Future Earnings Agreements - Addressing the crisis of social mobility
Updated: Sep 11, 2020
This might be the first time you’re hearing of ‘Future Earnings Agreements’ (FEAs) – and you are not alone.
First, why are they needed?
There is more demand for workers with prestigious qualifications than ever before as jobs become increasingly complex – however, cost is an insurmountable barrier to these qualifications for most talent.
The courses that lead to the highest-earning outcomes often cost in excess of £30,000. Meanwhile, 75% of UK 20-30 year-olds have combined savings and access to finance of less than £7,500 (ONS).
Thus, the current financial system excludes the less wealthy majority from the education that leads to the best-paid careers, creating a catch 22 situation where the means to uplift income is only affordable to those who already have a high income. This is not only unjust; it is a monumental waste of our brightest talent.
Government student loans are capped at £11,222 for a masters degree and so do not cover the cost of these qualifications.
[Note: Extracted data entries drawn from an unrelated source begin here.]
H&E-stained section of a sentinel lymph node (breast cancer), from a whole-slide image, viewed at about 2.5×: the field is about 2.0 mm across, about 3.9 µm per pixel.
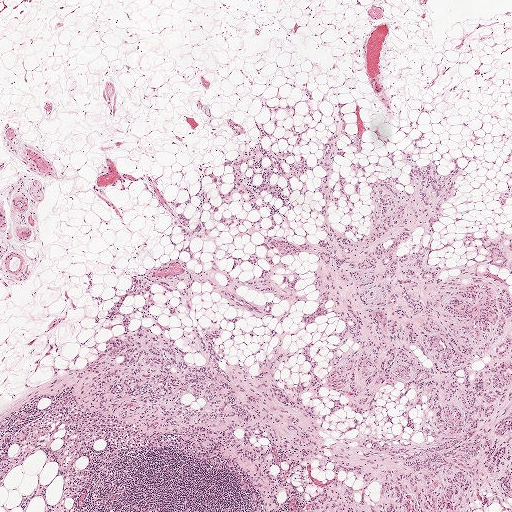
Outlines of seven tumour regions, largest first (closed clockwise paths, crop pixels): region 1: (337, 118), (362, 151), (337, 140), (355, 207), (330, 220), (368, 234), (368, 183), (412, 193), (422, 131), (418, 164), (460, 162), (437, 280), (464, 234), (511, 224), (511, 496), (269, 511), (219, 441), (95, 419), (76, 381), (187, 242), (246, 280), (228, 263), (264, 238), (324, 240); region 2: (254, 121), (263, 124), (266, 152), (292, 150), (285, 163), (306, 156), (313, 169), (302, 176), (308, 186), (302, 196), (297, 177), (291, 178), (290, 193), (277, 174), (270, 176), (294, 204), (282, 229), (274, 214), (271, 231), (272, 220), (265, 217), (260, 234), (248, 237), (243, 233), (260, 218), (258, 211), (241, 203), (240, 192), (222, 204), (207, 176), (210, 172), (223, 175), (220, 192), (230, 192), (235, 179), (222, 162), (256, 144); region 3: (201, 185), (203, 193), (208, 198), (211, 203), (217, 207), (225, 216), (229, 217), (232, 213), (233, 213), (242, 217), (243, 220), (243, 222), (240, 225), (232, 224), (227, 226), (220, 225), (218, 224), (217, 221), (220, 216), (220, 213), (220, 212), (212, 212), (209, 205), (208, 204), (204, 205), (202, 211), (199, 214), (198, 211), (195, 209), (197, 202), (197, 198), (194, 196), (200, 189); region 4: (173, 201), (180, 204), (176, 210), (179, 213), (185, 214), (188, 219), (188, 228), (191, 228), (194, 226), (199, 215), (202, 219), (206, 221), (206, 226), (198, 230), (194, 235), (187, 235), (183, 234), (181, 231), (177, 219), (170, 207), (171, 202); region 5: (502, 192), (508, 193), (508, 198), (505, 201), (507, 204), (502, 207), (500, 207), (499, 202), (496, 200); region 6: (357, 161), (360, 164), (365, 167), (366, 172), (364, 172), (350, 169), (350, 165), (353, 163), (357, 162); region 7: (358, 181), (360, 181), (361, 182), (361, 183), (359, 186), (360, 194), (356, 196), (354, 196), (354, 190), (353, 184).
Tumour covers about 40% of the frame.
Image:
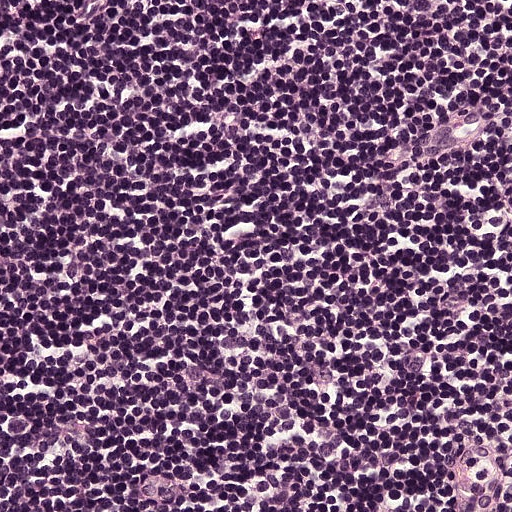
This is a crop of a whole-slide image: an H&E-stained breast-cancer sentinel lymph node section at roughly 20× magnification (about 0.49 µm per pixel; the crop spans about 0.25 mm).
Question:
Is there metastatic carcinoma in this field?
Answer:
No, this field holds no outlined metastasis.
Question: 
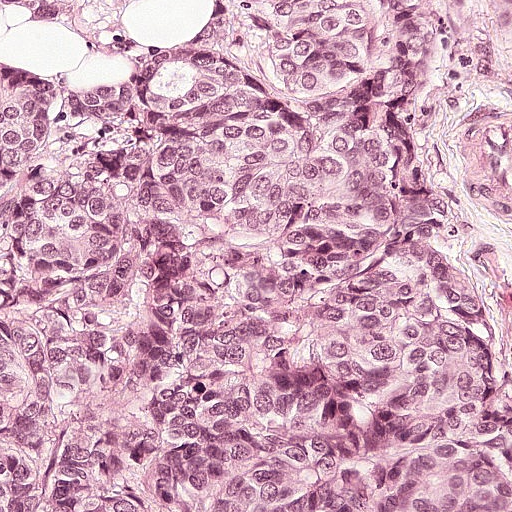
About what magnification does this crop show?

Choices:
 (A) about 40×
 (B) about 5×
 (C) about 10×
 (D) about 2.5×
 (E) about 20×

Answer: (E) about 20×
This is a crop of a whole-slide image: an H&E-stained breast-cancer sentinel lymph node section at roughly 20× magnification (about 0.49 µm per pixel; the crop spans about 0.25 mm).
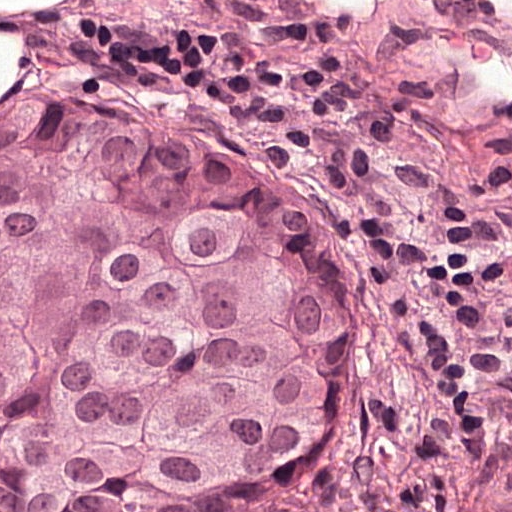
H&E-stained section of a sentinel lymph node (breast cancer), from a whole-slide image, viewed at about 40×: the field is about 0.12 mm across, about 0.24 µm per pixel.
The outlined metastatic tumour's edge, as a closed clockwise path of 10 points: (87, 85), (135, 137), (224, 178), (254, 215), (317, 256), (356, 341), (354, 433), (331, 511), (0, 511), (0, 103).
About 45% of this field is tumour.
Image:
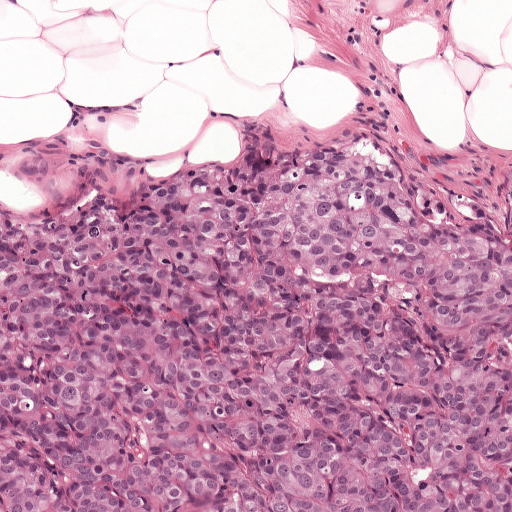
Lymph node section stained with H&E, from a whole-slide image of a breast-cancer sentinel node. Magnification about 10×, about 0.5 mm across the frame, about 0.97 µm per pixel.
Question:
Outline the metastatic carcinoma in this image, as closed paths of (x, y) pixel coordinates.
Answer:
The outlined metastatic tumour's edge, as a closed clockwise path of 12 points: (272, 124), (369, 145), (352, 156), (452, 190), (511, 168), (511, 511), (0, 511), (0, 198), (60, 206), (106, 190), (154, 196), (225, 137).
About 65% of the image area is annotated as tumour.
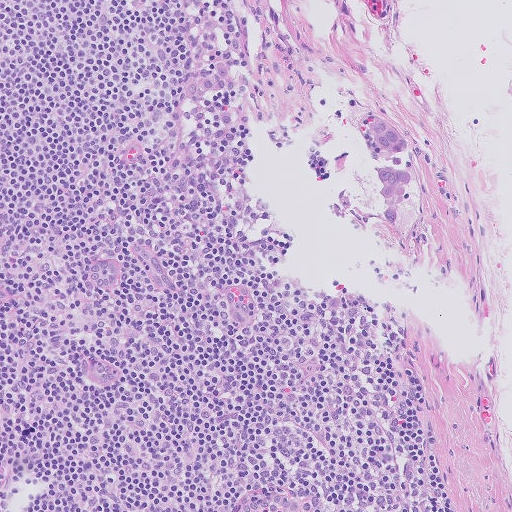
This is a crop of a whole-slide image: an H&E-stained breast-cancer sentinel lymph node section at roughly 10× magnification (about 1.0 µm per pixel; the crop spans about 0.51 mm).
Question: Outline the metastatic carcinoma in this image, as closed paths of (x, y) pixel coordinates.
Answer: Two metastatic tumour regions, each outlined as a closed clockwise path in crop pixels (x, y), largest first: region 1: (379, 168), (406, 170), (411, 173), (410, 180), (405, 185), (402, 199), (398, 204), (398, 218), (396, 224), (389, 222), (385, 215), (383, 201), (380, 195), (380, 181), (376, 175); region 2: (374, 115), (380, 118), (398, 133), (408, 147), (401, 156), (401, 164), (394, 166), (390, 156), (382, 155), (368, 131), (365, 125), (366, 118).
Under 5% of this field is tumour.
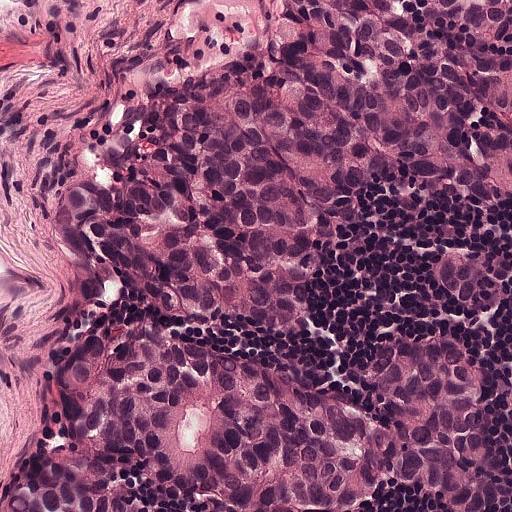
A 0.25-mm field of an H&E-stained sentinel lymph node from a breast-cancer patient (whole-slide image), shown at about 20×, about 0.49 µm per pixel.
Question: Is there metastatic carcinoma in this field?
Answer: Yes.
The outlined metastatic tumour's edge, as a closed clockwise path of 23 points: (511, 0), (511, 218), (451, 206), (475, 322), (373, 213), (338, 224), (288, 334), (222, 356), (266, 372), (427, 336), (511, 372), (511, 446), (482, 454), (503, 511), (4, 511), (55, 478), (42, 417), (103, 306), (66, 278), (60, 192), (148, 122), (264, 78), (299, 4).
About 70% of the image area is annotated as tumour.
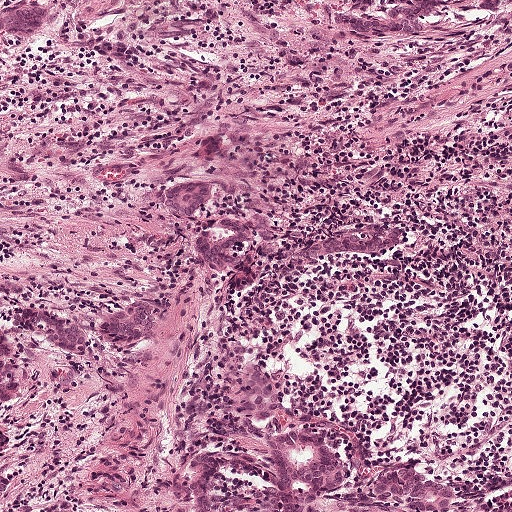
This is a crop of a whole-slide image: an H&E-stained breast-cancer sentinel lymph node section at roughly 10× magnification (about 0.97 µm per pixel; the crop spans about 0.5 mm).
Outlines of six tumour regions, largest first (closed clockwise paths, crop pixels): region 1: (220, 352), (247, 356), (275, 376), (294, 416), (333, 430), (383, 470), (440, 480), (477, 503), (511, 494), (511, 511), (164, 511), (184, 376); region 2: (133, 296), (145, 299), (147, 304), (145, 340), (114, 349), (100, 348), (87, 342), (73, 353), (65, 353), (9, 324), (0, 327), (0, 302), (39, 300), (77, 313), (100, 309); region 3: (190, 174), (208, 176), (214, 186), (208, 196), (213, 216), (234, 215), (247, 222), (246, 242), (232, 262), (216, 267), (205, 261), (196, 248), (187, 224), (156, 201), (158, 187); region 4: (319, 0), (442, 0), (442, 8), (430, 12), (426, 29), (412, 34), (367, 33), (355, 32), (341, 24), (325, 11); region 5: (16, 2), (37, 3), (48, 7), (55, 11), (52, 29), (50, 34), (41, 36), (2, 33), (0, 31), (0, 8); region 6: (0, 340), (10, 364), (10, 390), (0, 402).
Two more small tumour pieces are annotated here but not outlined.
The annotated tumour makes up about 15% of the crop.
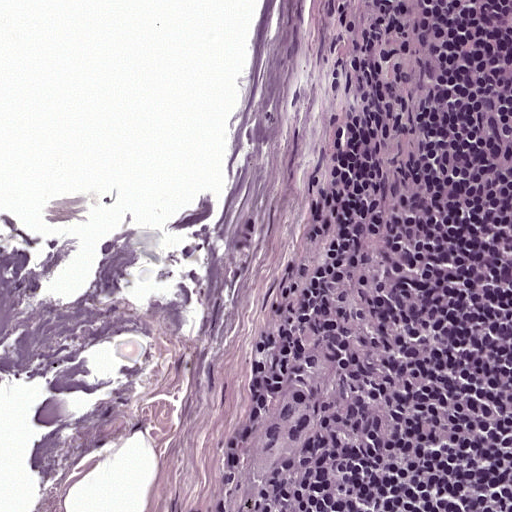
H&E-stained section of a sentinel lymph node (breast cancer), from a whole-slide image, viewed at about 20×: the field is about 0.25 mm across, about 0.49 µm per pixel.
Tumour region outline (a closed clockwise path, crop pixels): (302, 378), (316, 398), (316, 434), (270, 479), (236, 502), (244, 445), (268, 407).
Under 5% of the image area is annotated as tumour.
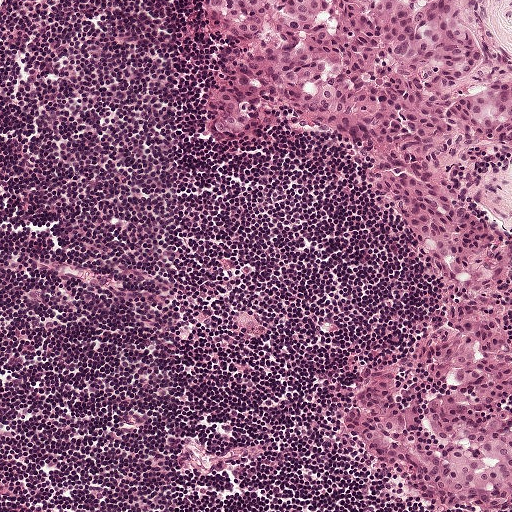
A 0.5-mm field of an H&E-stained sentinel lymph node from a breast-cancer patient (whole-slide image), shown at about 10×, about 0.97 µm per pixel.
Tumour region outline (a closed clockwise path, crop pixels): (476, 0), (472, 18), (511, 76), (511, 140), (467, 152), (464, 178), (511, 280), (511, 511), (446, 511), (344, 447), (344, 406), (363, 382), (432, 338), (440, 300), (414, 238), (340, 144), (292, 132), (203, 140), (209, 79), (231, 50), (196, 1).
About 30% of the image area is annotated as tumour.

Private debt finance should fill this gap, but it can’t because it is based on a person’s income history, which for young graduates is often low, despite high future earning potential. Banks have long left this market leaving a few private high cost loan companies, charging credit card levels of interest to compensate for the 1 in 10 they bankrupt and leaving many of the remainder burdened with debt for decades due to compounding interest.
The unsuitable nature of debt for student finance has created a significant market dislocation, with students who don’t already have wealth effectively locked out of “productive investment” into higher education. This is also a missed opportunity for lenders who do not invest in the large and profitable market segment - the postgraduate UK market is worth over £10bn per annum.
That’s where Future Earnings Agreements (FEAs) come in - a new form of student finance designed specifically for this market. This is fundamentally different from debt as the cost of the qualification is not required to be repaid with interest, instead the graduate shares a percent of their future earnings for a defined period i.e. there is no fixed amount to be repaid and no compounding with interest. Those graduates who benefit most from the degree and earn the most will repay the most up to a maximum cap, while those who earn less than expected and can afford less, repay less. This means that on average, investors in FEAs get their money back plus a little more.
For borrowers it means repayments are deferred until they earn a reasonable salary. As the total amount to repay is capped, if a graduate pays more than expected, the loan may be paid off earlier. On the other hand, if the individual pays less than expected, no extra repayments would need to be made, mitigating the risk of the burden of insurmountable debt for decades. FEAs do not have an interest rate, instead the amount to be repaid is linked directly to the amount of income earned.
Outcome-based finance is a crucial step to democratise access to opportunity and enable all talent to reach their career potential. FEAs address the UN Sustainable Development Goals (SDG) by reducing the poverty premium on education and reducing inequalities. Since the 17 goals of the UN are interconnected, dealing with one will necessitate tackling others. Most importantly, the UN Goals are the leading ESG (Environmental, Social, and Governance) Framework for companies, emphasizing on the need to serve the long-term goals of our society.
StepEx is currently the only provider of FEAs in the UK that is regulated by the UK’s Financial Conduct Authority (FCA).